Of more concern to bondholders was Delta's announcement, along with its worsened loss projections, that it would not be able to meet the debt-to-equity ratio limit in a letter-of-credit facility by the end of the year, forcing it to renegotiate the terms of the $409 million agreement.

Delta said that Commerzbank AG, one of its lenders, had agreed to replace the debt-to-equity ratio with a guarantee that the air carrier would maintain a minimum of $1 billion of cash, cash equivalents and short-term investments.

Standard & Poor's meanwhile said that its BB credit rating and negative outlook on Delta was unchanged.

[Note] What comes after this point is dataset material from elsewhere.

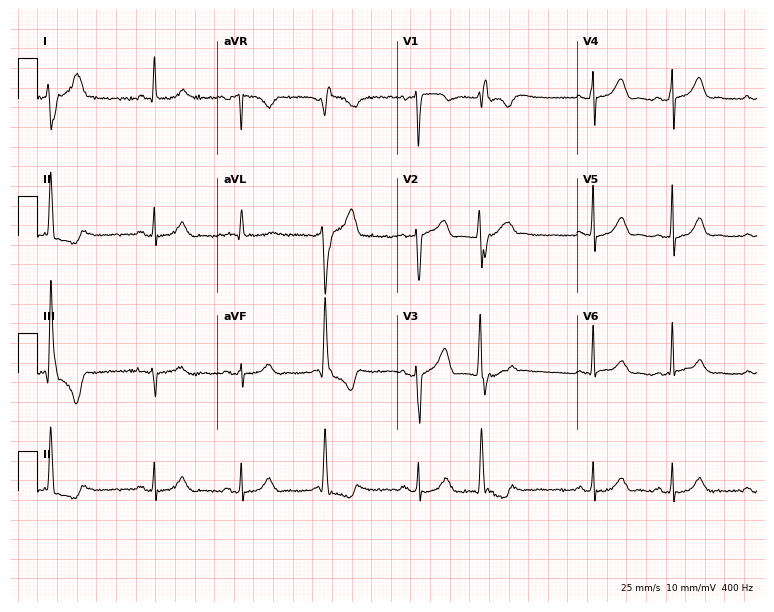
Resting 12-lead electrocardiogram. Patient: a 77-year-old male. None of these six findings is recorded: first-degree AV block, right bundle branch block, left bundle branch block, sinus bradycardia, atrial fibrillation, sinus tachycardia. Other findings, if any, are not listed.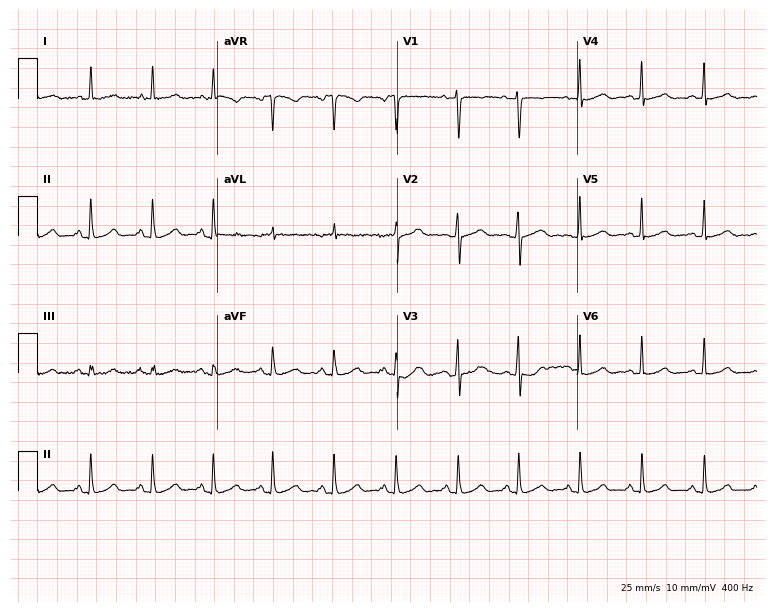
12-lead ECG from a 26-year-old female patient. Recorded interpretation: within normal limits.

Apart from the volatile airline sector, however, a trader said that there was "very limited trading" as stocks deteriorated and bond players sat on their hands. "The Street was asleep."

He saw Qwest Communications International debt weaken between one and two points, mostly on a lack of participation, noting that many portfolio managers and other buyside decision-makers, having spent most of the week at a Deutsche Bank Securities bond conference in sunny Scottsdale, Ariz. had probably delayed their return to cool and rainy New York and other East Coast business centers by a day.

As a result, he said, there was little doing even in the usual big names, such as Nextel Communications Inc. Charter Communications and the recently active Fleming Cos. Trading in the latter credit - which had firmed smartly over a two-day period earlier in the week on its announcement that it would sell its retail unit and put the proceeds toward debt reduction - was "non-existent."

Another trader said he saw about a point improvement in AT&T Canada bonds, with its 7.65% notes rising to 13.5 bid/15.5 offered and its 7 5/8% notes at 12.5 bid/13.5 offered.

At another desk, Outsourcing Solutions, normally a little-traded credit, was quoted down as much as 15 points over two sessions, with its 11% notes due 2006 at 55 bid.

But overall, trading was seen as light, and not very encouraging. "We closed sloppy," a trader said, "and we're probably going to open sloppy on Monday morning."